THE TASK
Once you reach the line containing "13.9 | 10.6 |" in the entries below, write out that line and each one after it down to the line containing "14.8 | 14 |", exactly and with nothing added.

Dataset records
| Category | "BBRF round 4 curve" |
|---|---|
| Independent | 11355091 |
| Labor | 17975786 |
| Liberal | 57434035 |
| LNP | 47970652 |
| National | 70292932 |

--

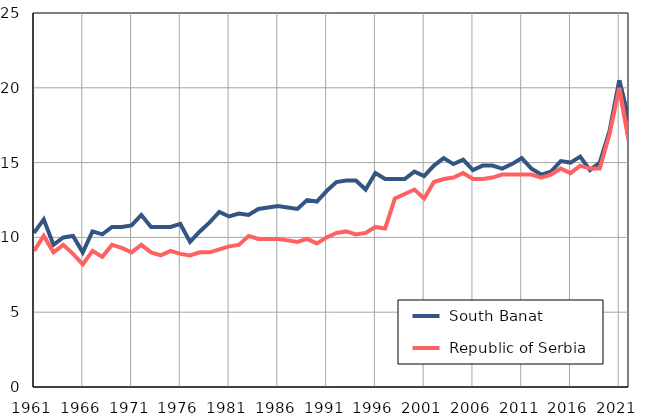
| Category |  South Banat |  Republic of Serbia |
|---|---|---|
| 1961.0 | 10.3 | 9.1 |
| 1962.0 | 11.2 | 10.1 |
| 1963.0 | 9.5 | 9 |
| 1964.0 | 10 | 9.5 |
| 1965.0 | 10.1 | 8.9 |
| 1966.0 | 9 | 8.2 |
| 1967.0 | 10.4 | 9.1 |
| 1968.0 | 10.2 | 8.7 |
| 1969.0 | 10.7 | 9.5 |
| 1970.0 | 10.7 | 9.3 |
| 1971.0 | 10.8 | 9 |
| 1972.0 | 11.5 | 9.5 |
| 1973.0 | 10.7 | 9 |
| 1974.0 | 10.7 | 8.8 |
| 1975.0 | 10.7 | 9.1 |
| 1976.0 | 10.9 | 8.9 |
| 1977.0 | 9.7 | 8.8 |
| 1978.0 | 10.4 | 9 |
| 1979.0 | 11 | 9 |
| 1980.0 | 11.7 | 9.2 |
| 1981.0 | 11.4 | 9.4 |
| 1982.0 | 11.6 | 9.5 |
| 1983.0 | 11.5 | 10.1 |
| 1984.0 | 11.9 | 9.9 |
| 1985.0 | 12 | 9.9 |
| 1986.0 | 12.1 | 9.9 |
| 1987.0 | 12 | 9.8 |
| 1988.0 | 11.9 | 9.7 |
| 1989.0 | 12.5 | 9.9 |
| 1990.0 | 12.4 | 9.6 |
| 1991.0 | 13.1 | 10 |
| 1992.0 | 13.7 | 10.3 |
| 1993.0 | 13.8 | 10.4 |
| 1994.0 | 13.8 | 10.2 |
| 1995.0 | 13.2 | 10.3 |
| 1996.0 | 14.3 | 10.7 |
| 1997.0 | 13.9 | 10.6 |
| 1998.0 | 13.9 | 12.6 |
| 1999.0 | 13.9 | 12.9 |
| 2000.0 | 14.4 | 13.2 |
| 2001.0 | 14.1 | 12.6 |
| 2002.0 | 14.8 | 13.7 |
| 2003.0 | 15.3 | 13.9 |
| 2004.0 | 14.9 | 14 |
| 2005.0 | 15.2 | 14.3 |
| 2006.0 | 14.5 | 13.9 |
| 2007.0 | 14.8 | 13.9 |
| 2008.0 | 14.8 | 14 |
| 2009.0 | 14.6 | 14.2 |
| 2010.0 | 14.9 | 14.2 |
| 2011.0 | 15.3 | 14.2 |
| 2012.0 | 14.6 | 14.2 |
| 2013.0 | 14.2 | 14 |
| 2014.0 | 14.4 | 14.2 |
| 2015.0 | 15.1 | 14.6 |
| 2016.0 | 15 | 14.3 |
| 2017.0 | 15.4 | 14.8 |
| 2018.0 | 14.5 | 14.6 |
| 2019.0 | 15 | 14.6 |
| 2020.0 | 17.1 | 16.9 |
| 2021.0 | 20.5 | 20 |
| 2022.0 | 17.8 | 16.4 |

COMPLETED EXERCISE
| 1997.0 | 13.9 | 10.6 |
| 1998.0 | 13.9 | 12.6 |
| 1999.0 | 13.9 | 12.9 |
| 2000.0 | 14.4 | 13.2 |
| 2001.0 | 14.1 | 12.6 |
| 2002.0 | 14.8 | 13.7 |
| 2003.0 | 15.3 | 13.9 |
| 2004.0 | 14.9 | 14 |
| 2005.0 | 15.2 | 14.3 |
| 2006.0 | 14.5 | 13.9 |
| 2007.0 | 14.8 | 13.9 |
| 2008.0 | 14.8 | 14 |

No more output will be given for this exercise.